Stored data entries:

┄┄┄┄┄┄

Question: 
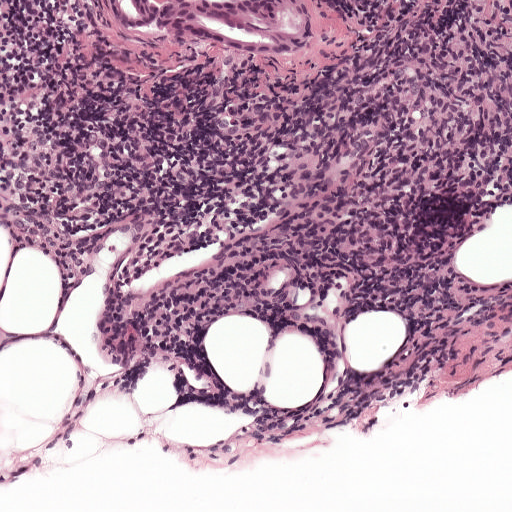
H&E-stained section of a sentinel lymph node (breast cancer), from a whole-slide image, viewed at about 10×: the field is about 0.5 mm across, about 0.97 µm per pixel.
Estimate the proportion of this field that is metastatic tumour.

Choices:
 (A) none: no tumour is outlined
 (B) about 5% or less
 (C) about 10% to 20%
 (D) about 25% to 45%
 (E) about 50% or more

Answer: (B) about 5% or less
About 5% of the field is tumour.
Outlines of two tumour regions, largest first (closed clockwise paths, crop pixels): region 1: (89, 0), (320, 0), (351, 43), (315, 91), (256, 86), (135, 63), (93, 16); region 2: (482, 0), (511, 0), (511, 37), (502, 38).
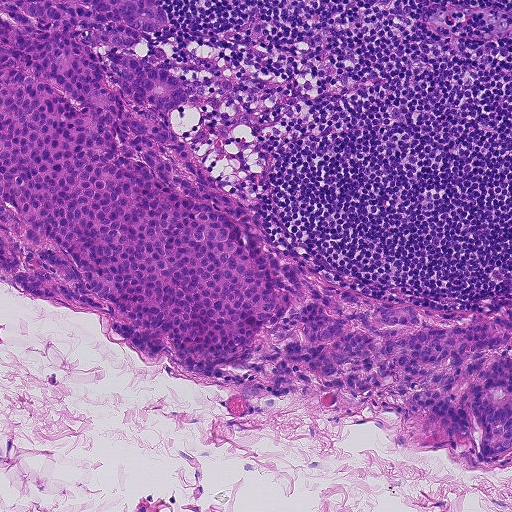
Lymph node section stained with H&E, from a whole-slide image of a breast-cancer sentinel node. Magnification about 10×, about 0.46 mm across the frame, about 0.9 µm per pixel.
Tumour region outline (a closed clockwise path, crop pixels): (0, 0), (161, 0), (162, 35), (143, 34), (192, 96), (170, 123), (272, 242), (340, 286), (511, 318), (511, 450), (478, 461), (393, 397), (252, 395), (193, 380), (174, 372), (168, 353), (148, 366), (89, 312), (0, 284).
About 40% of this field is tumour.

┄┄┄┄┄┄

EXERCISE AIM
What is needed is an exact copy of the lines above, from the one containing "(C) about 10% to 20%" through the one containing "About 5% of the field is tumour.", with nothing added.

EXPECTED OUTPUT
 (C) about 10% to 20%
 (D) about 25% to 45%
 (E) about 50% or more

Answer: (B) about 5% or less
About 5% of the field is tumour.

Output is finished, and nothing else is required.